S&P futures diverged significantly from our risk basket as real selling pressure was evident in equity and credit markets.

On a day that seemed to bounce from one comical European leader's statement to another amid lower than average volume and little headline-making news except Tiny Tony's shenanigans, equities underperformed relative to credit markets and even more so relative to our risk basket.

Typically when we see this kind of divergence, we would argue that this is real selling pressure (as opposed to algos or 'people' arbing across correlated asset classes) and the fact that we are still early on in the month (first monday of June and mutual fund money flow expectations) does provide some more confirmation of that.

Volume was not heavy, though greater than average, as the S&P futures broke through its initial support at 4/18?s swing low, finding support at the 150DMA intraday closing just off its lows.
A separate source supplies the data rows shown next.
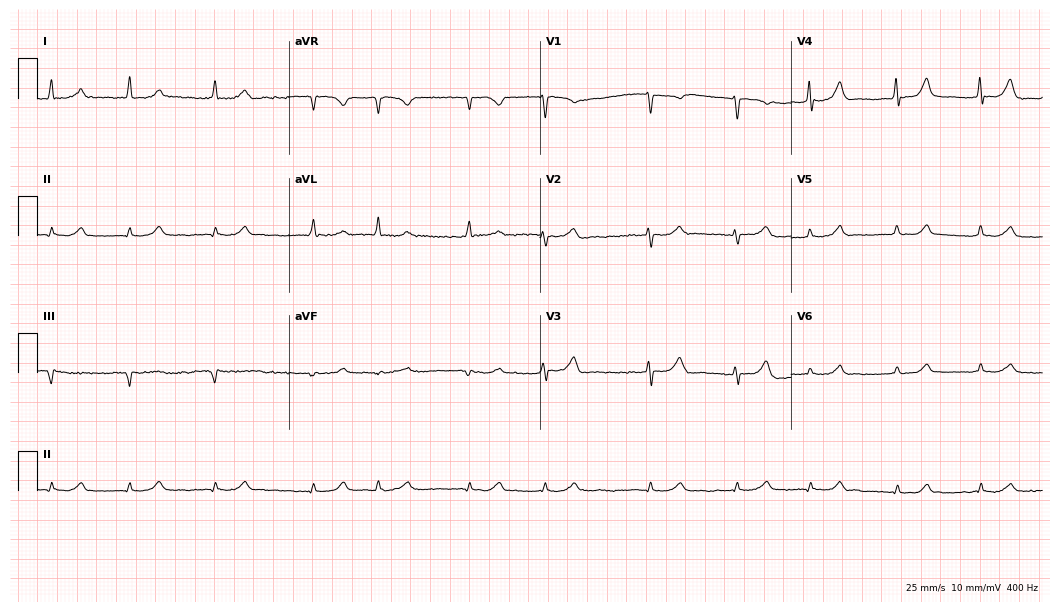
Standard 12-lead ECG recorded from a female, 63 years old (10.2-second recording at 400 Hz). None of these six findings is recorded: first-degree AV block, right bundle branch block, left bundle branch block, sinus bradycardia, atrial fibrillation, sinus tachycardia.
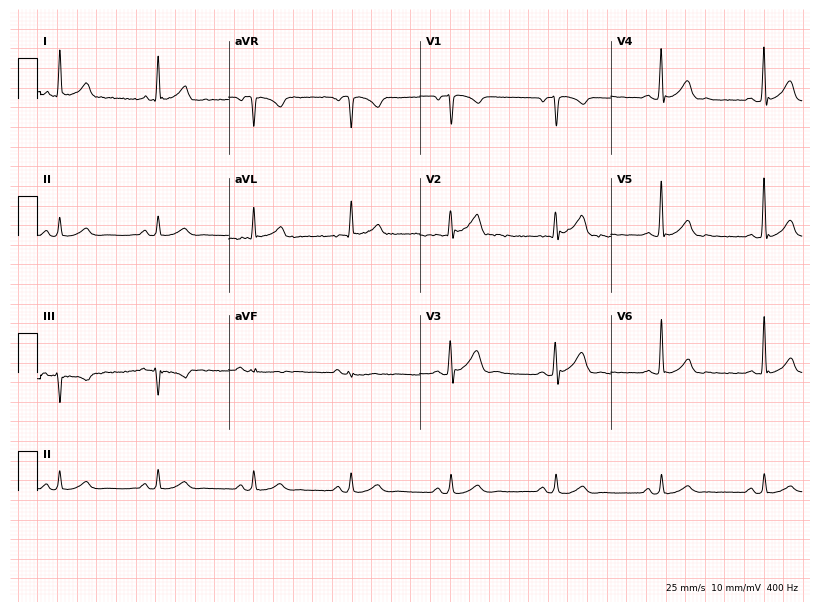
Resting 12-lead electrocardiogram. Patient: a male, 47 years old. Read as a normal ECG.
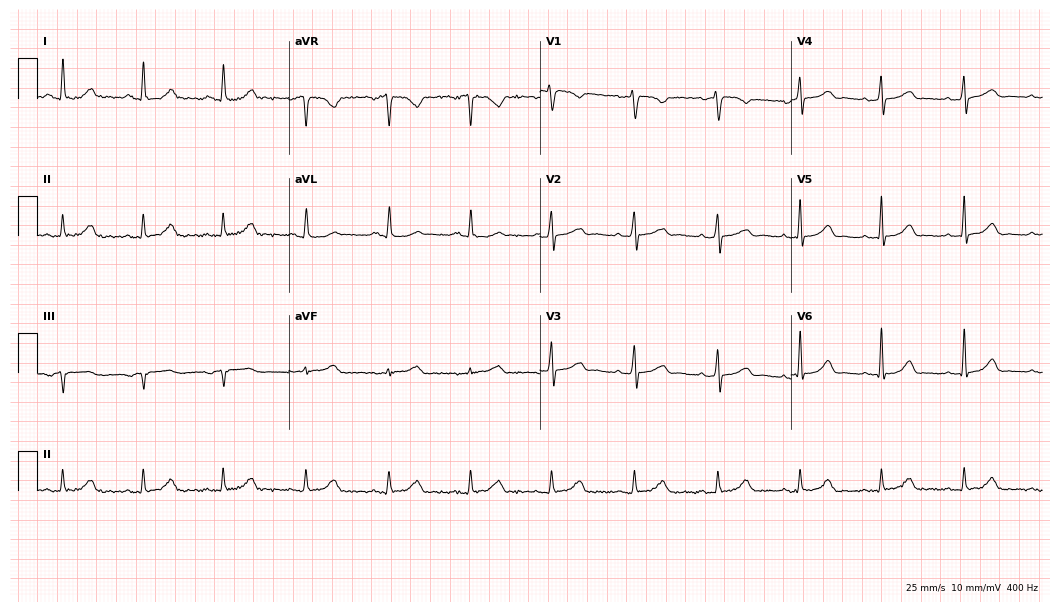
Resting 12-lead electrocardiogram. Patient: a woman, 38 years old. Read as a normal ECG.
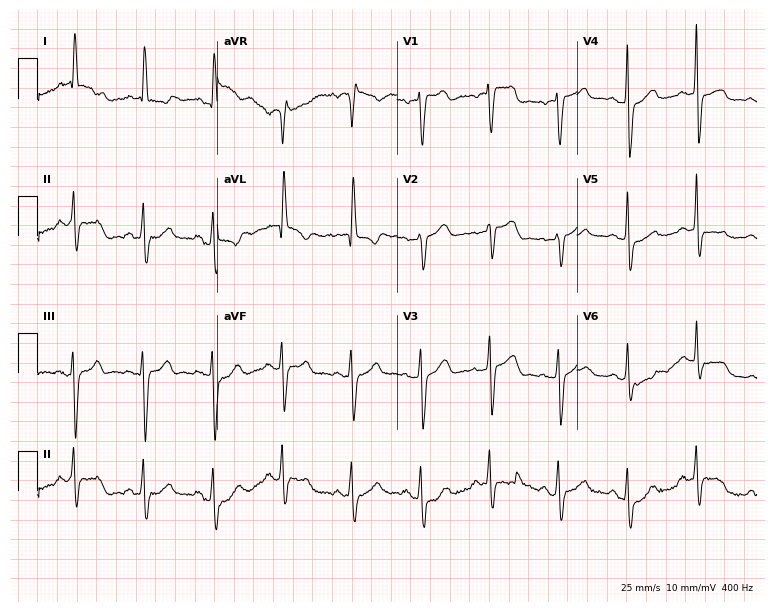
12-lead ECG from a woman, 83 years old. Labelled as a normal ECG.
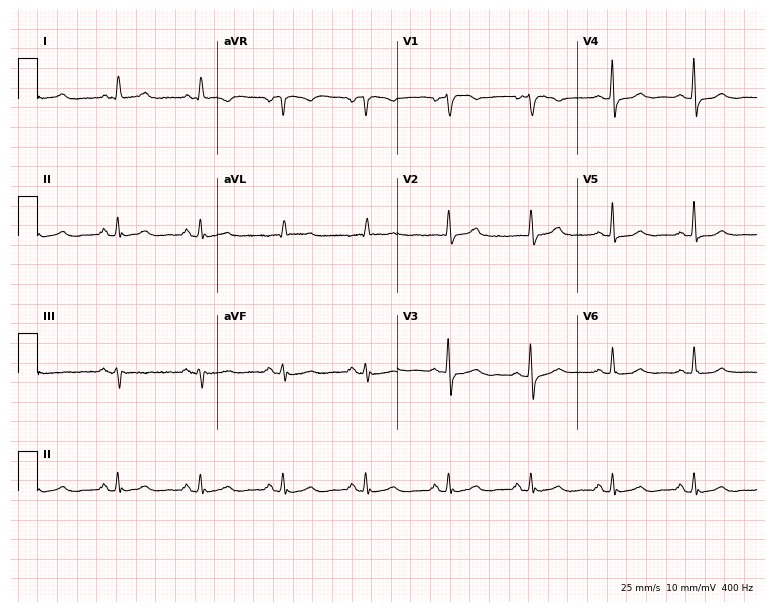
Electrocardiogram, a woman, 60 years old. Overall reading on record: normal ECG.
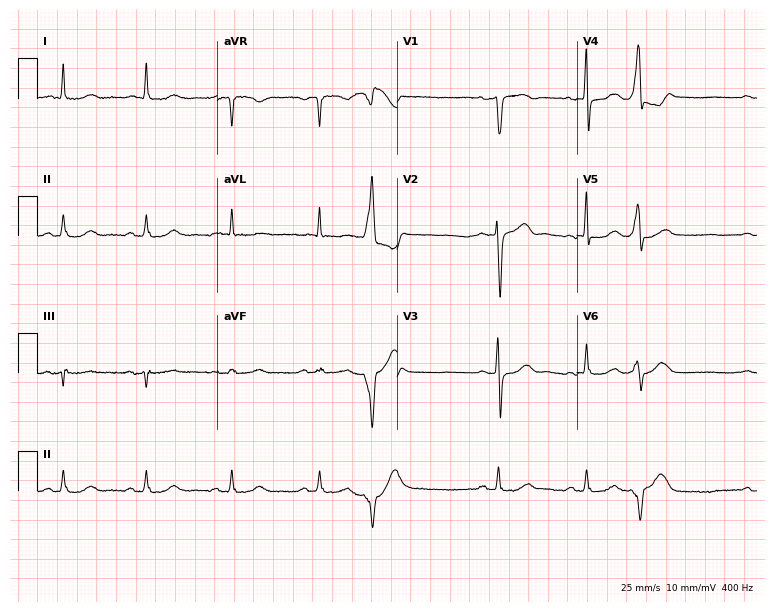
12-lead ECG (7.3-second recording at 400 Hz) from a man, 85 years old. Screened for six findings — first-degree AV block, right bundle branch block, left bundle branch block, sinus bradycardia, atrial fibrillation, sinus tachycardia — none is recorded.
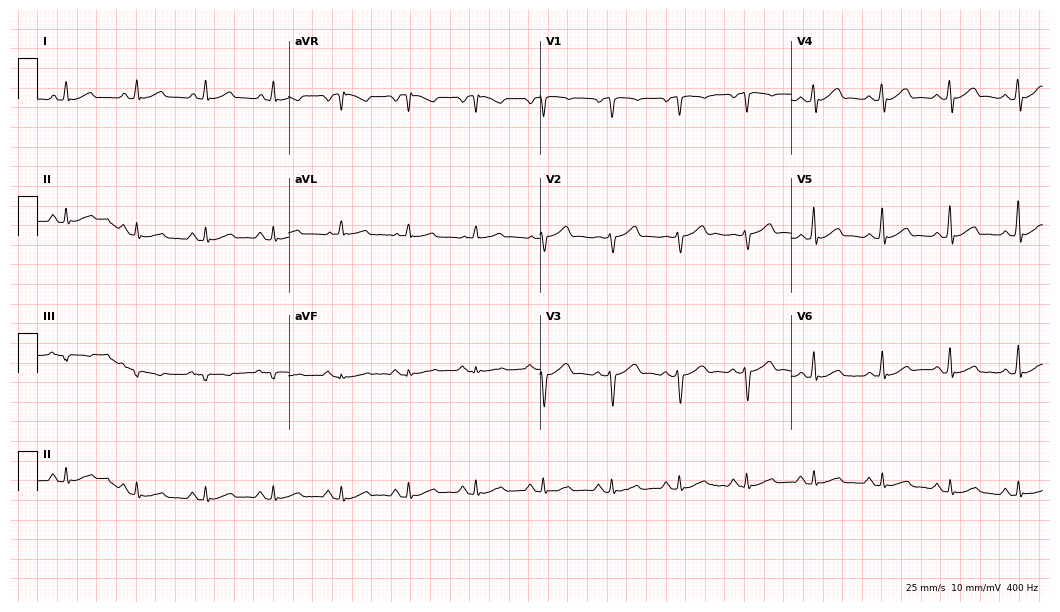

We have been quite actively positioning for relative weakness in stocks as most clients and readers will know and
we posted this morning summarizing a number of the factors we are looking at for insights

.


The weekend action in Greece discussions seemed to get little attention but just as we described again and again recently, we saw GGBs and PGBs bid as basis traders filled more holes and gathered CTDs (cheapest to deliver bonds) - even as CDS widened and financials across the pond were relatively stable. There is very little chance that whatever approach is selected from voluntary restructurings will not eventually trigger CDS (at relatively low recoveries) and so we are seeing basis compress increasingly in other European sovereigns - so beware talking heads telling you bond yields are dropping so all-is-well because it isn't! Corporate credit land (EU and US) was not so lucky as Europe caught up to late Friday's action and US extending its losses (widening in HY to its worst since 12/6/10 - so exactly six months!).





Financials and Energy sectors were hardest hit as QE2 unwinds gather pace.

Financials and Energy names were by far the hardest hit on the day (in equity and credit) and remained in a world of their own all day as it seems the inevitable unwind of the QE2 trade is impacting them (as we expected and commented on in previous weeks). Financials hold a special place in our heart as we have been aggressively pointing out the disconnects in their capital structure and
posted earlier today on the details of this interesting segment

. By way of example, our long-running low cost long vol trade with insurers saw them wider by around 3% today while IG was around 1.5% wider - this remains a trade we think that has significant legs.

Breadth was very weak once again in credit land and curves flattened in 3s5s across the majority single-name CDS even as 5Y decompressed. Both HY and IG remain extremely cheap compared to their underlying fair-value (consider if the S&P 500 were trading at 1300 but the aggregate of the 500 individual components implied a value of 1350) with IG for instance around 4% (4bps or so) wider than its fair-value (and HY 20-25bps or so cheap).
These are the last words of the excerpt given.